Task requirements
Of the lines below, copy those that hold the word "cells".

::::::::

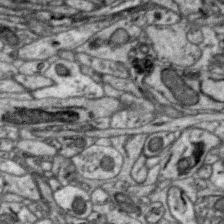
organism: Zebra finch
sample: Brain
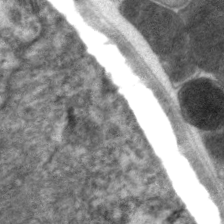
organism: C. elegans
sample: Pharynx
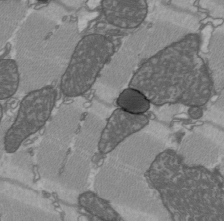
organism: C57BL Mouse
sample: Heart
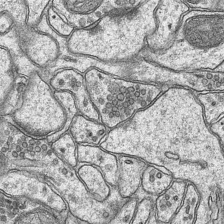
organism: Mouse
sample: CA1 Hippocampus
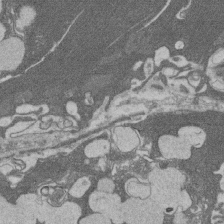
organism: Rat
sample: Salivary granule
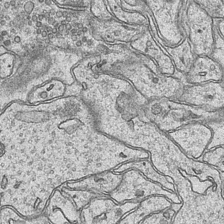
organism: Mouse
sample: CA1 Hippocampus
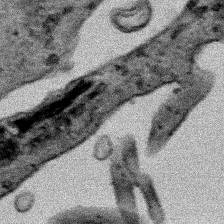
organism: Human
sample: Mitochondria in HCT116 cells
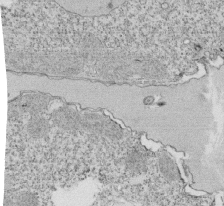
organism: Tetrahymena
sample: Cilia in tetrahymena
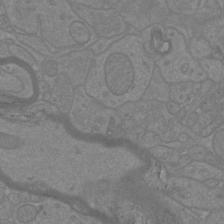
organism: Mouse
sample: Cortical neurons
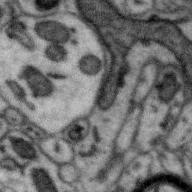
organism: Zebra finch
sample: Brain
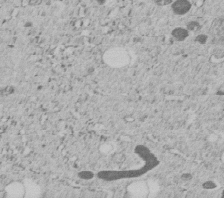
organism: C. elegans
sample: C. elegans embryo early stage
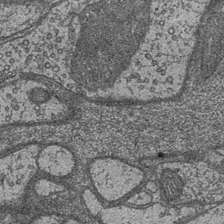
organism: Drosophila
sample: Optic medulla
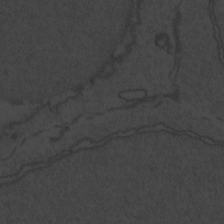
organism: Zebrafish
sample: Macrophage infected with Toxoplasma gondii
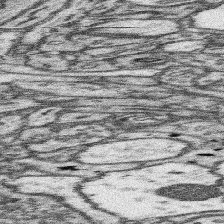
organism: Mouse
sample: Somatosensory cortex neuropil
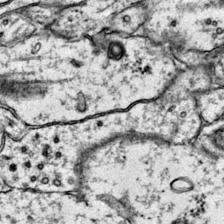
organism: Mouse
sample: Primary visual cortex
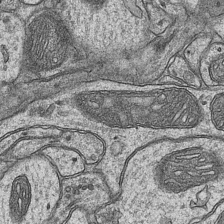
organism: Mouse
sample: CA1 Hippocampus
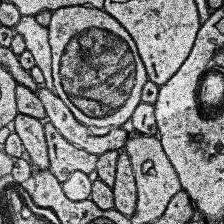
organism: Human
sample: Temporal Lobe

::::::::

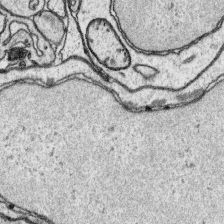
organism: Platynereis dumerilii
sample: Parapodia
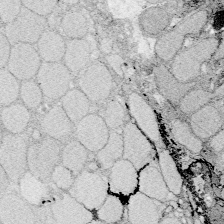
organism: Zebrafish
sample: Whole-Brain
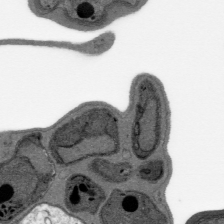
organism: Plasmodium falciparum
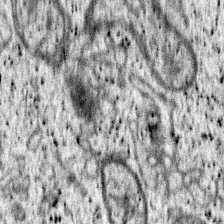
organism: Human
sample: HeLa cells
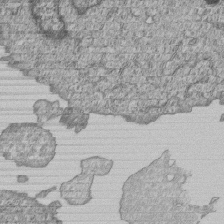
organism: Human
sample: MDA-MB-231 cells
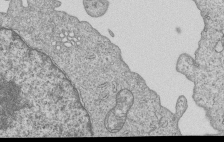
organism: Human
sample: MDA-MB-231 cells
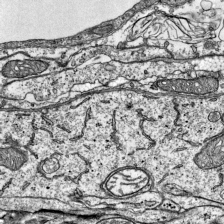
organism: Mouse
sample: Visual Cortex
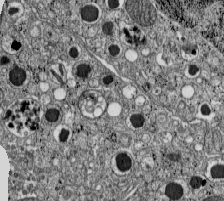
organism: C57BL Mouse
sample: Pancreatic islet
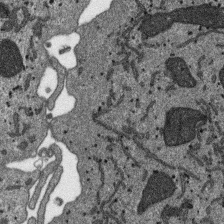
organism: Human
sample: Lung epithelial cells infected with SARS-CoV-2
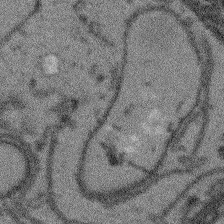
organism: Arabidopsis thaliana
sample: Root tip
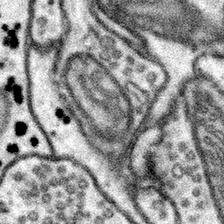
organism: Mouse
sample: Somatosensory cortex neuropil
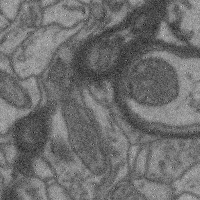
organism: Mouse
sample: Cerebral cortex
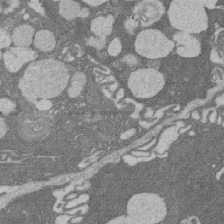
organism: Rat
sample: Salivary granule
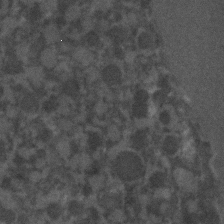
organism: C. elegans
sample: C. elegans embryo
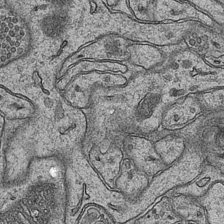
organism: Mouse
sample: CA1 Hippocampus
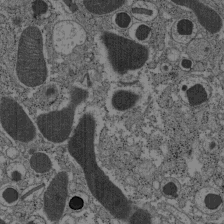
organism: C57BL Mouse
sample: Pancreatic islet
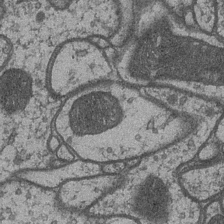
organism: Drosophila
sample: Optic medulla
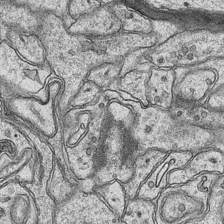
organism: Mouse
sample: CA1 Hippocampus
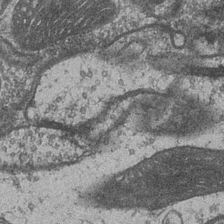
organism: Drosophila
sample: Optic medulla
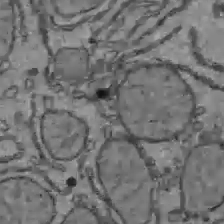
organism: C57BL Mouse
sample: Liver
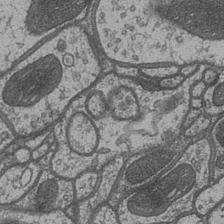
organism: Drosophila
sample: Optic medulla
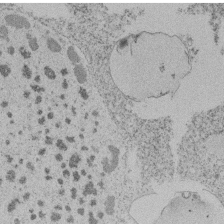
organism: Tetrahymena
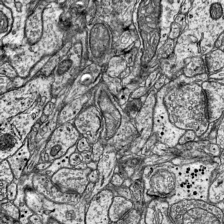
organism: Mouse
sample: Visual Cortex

::::::::

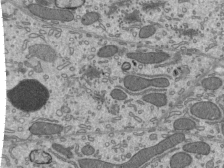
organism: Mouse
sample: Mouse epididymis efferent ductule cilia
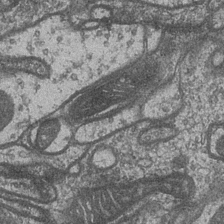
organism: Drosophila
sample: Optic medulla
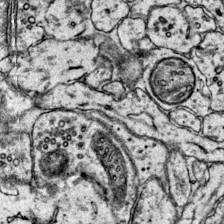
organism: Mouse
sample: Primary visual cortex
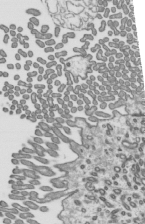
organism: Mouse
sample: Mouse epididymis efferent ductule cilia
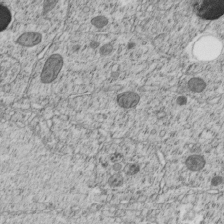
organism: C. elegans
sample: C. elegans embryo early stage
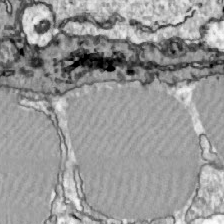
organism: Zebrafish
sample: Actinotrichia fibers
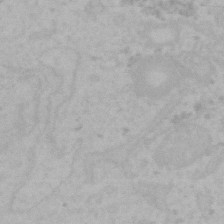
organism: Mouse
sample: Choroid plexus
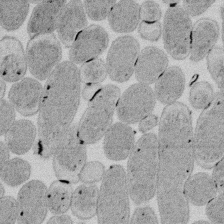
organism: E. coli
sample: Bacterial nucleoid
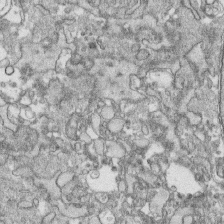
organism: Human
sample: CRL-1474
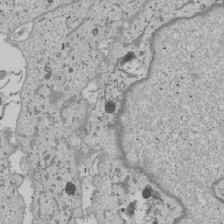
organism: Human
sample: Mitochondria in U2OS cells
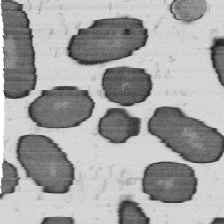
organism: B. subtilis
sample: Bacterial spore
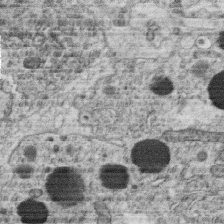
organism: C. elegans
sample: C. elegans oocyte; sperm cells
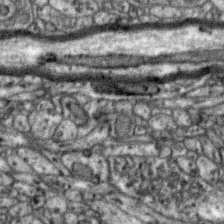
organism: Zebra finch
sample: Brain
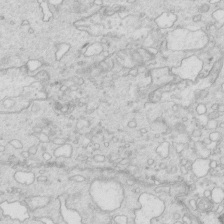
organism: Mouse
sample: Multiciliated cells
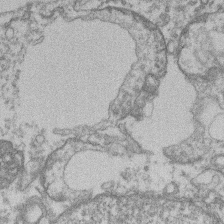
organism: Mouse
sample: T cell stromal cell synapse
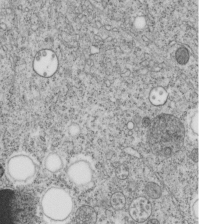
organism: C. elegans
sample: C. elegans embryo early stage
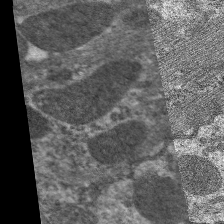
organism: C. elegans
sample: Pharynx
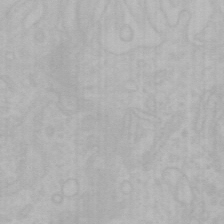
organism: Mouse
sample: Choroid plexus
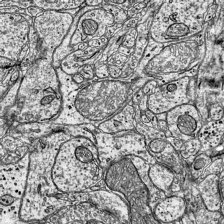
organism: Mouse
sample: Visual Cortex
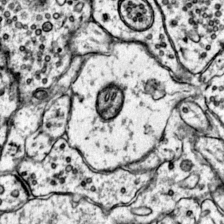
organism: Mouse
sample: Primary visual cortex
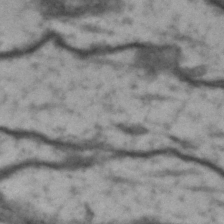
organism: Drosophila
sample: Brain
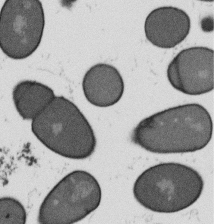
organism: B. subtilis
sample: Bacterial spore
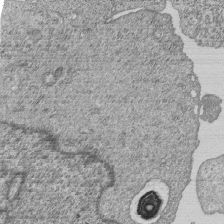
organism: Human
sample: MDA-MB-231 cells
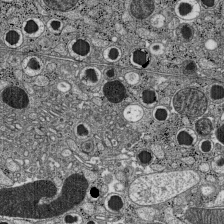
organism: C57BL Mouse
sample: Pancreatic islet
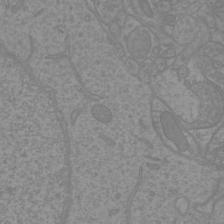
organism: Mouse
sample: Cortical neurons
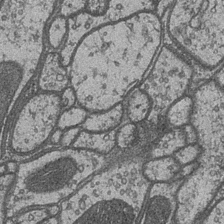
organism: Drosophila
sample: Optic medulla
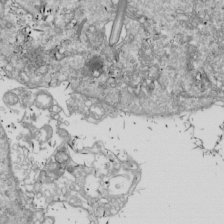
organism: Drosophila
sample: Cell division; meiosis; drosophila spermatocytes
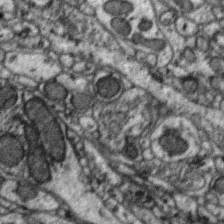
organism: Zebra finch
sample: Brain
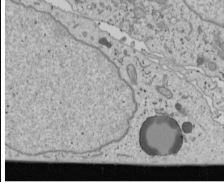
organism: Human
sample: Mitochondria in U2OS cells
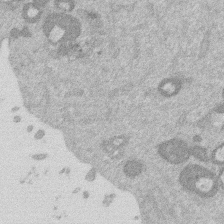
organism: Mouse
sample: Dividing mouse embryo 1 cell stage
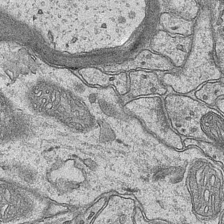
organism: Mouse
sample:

::::::::

Exercise result
sample: Mitochondria in HCT116 cells
sample: HeLa cells
sample: MDA-MB-231 cells
sample: MDA-MB-231 cells
sample: Lung epithelial cells infected with SARS-CoV-2
sample: Mitochondria in U2OS cells
sample: C. elegans oocyte; sperm cells
sample: Multiciliated cells
sample: MDA-MB-231 cells
sample: Mitochondria in U2OS cells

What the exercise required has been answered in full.